Второе, куда более неприятное событие произо–шло недели через две после того, как Саманта окончательно перебралась к Эду. Он, проведший, по его словам, мегабезумную пятницу в городе, субботним утром абсолютно неожиданно заявился не один, а с неким мрачноватым типом по имени Хейден. Из торопливых, довольно сумбурных пояснений Эда Саманта уяснила, что этот тощий, заросший щетиной, сумрачный Хейден – неплохой врач и воистину гениальный массажист. Во всяком случае, он буквально спас бедро Эда, когда тот жесточайшим образом потянул заднюю двуглавую мышцу и не мог не то что играть, но даже ступать на левую ногу. С тех пор они приятельствовали и иногда играли партию-другую в теннис – исключительно по-дружески, по-домашнему, на том самом личном корте Эда, который прилегал к дому.
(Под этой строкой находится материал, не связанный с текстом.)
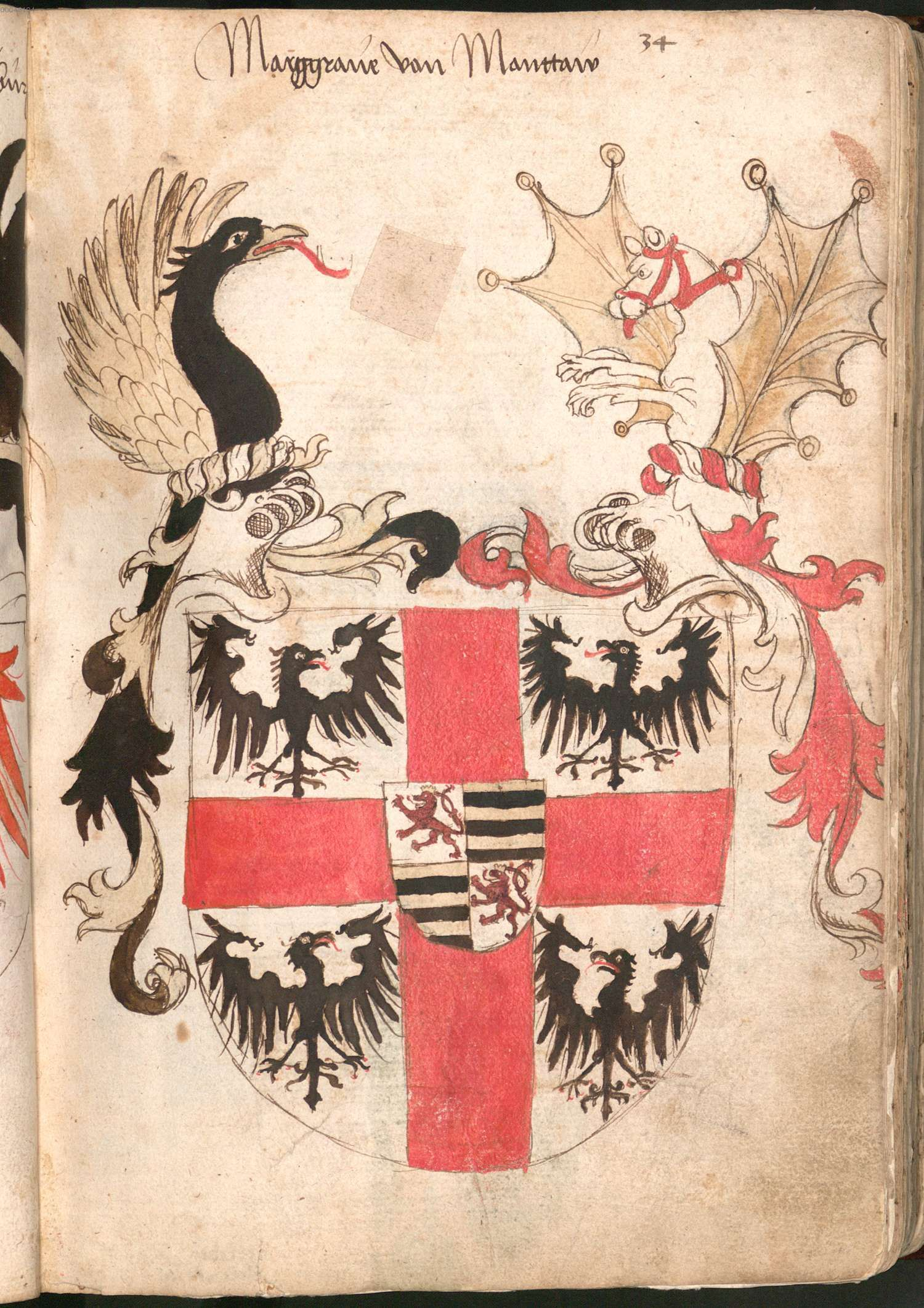 „Wernigeroder (Schaffhausensches) Wappenbuch“; Süddeutschland 4. Viertel 15. Jh. Bayerische Staatsbibliothek München, Cod.icon. 308 n Markgraf von Mantua (Gonzaga)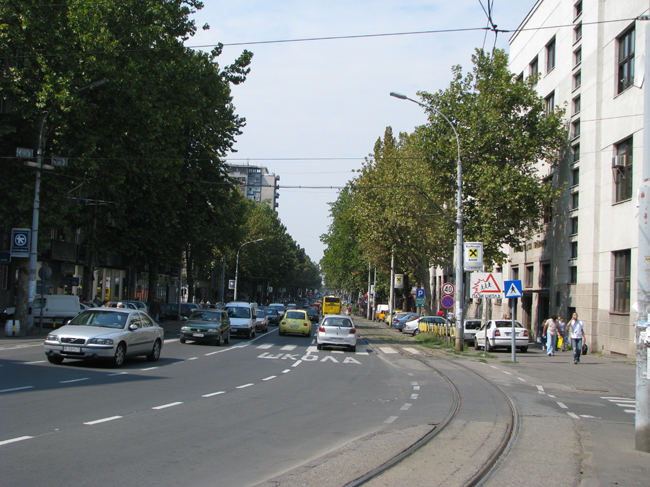 La rue Cara Dušanova à Belgrade est située dans le quartier de Dorćol (municipalité de Stari Grad)

В дальнейшие объяснения Эд пускаться не стал, но Саманта сама сделала вывод, что ей устроены своеобразные смотрины: друг-массажист, похоже, был привезен исключительно затем, чтобы Эд мог похвалиться новым приобретением. Но – увы – она явно не понравилась Хейдену с первого взгляда: он смотрел на нее очень холодно и неприязненно, хотя Саманта изо всех сил старалась излучать максимум обаяния. И давалось ей это нелегко: Хейден также не вызвал у нее особой симпатии. Он походил не на дорогостоящего врача, чьими услугами пользуются элитарные спортсмены, а на классического фермера со Среднего Запада – здесь наличествовали и загорелая до бронзовости морщинистая кожа, и соломенные жидковатые волосы, и выцветшие голубые глаза, и поросячьи белые ресницы. Не хватало только вытянутого на коленях джинсового комбинезона и старой шляпы – одет Хейден был на удивление стильно, его дорогие вещи никак не вязались с аграрной внешностью.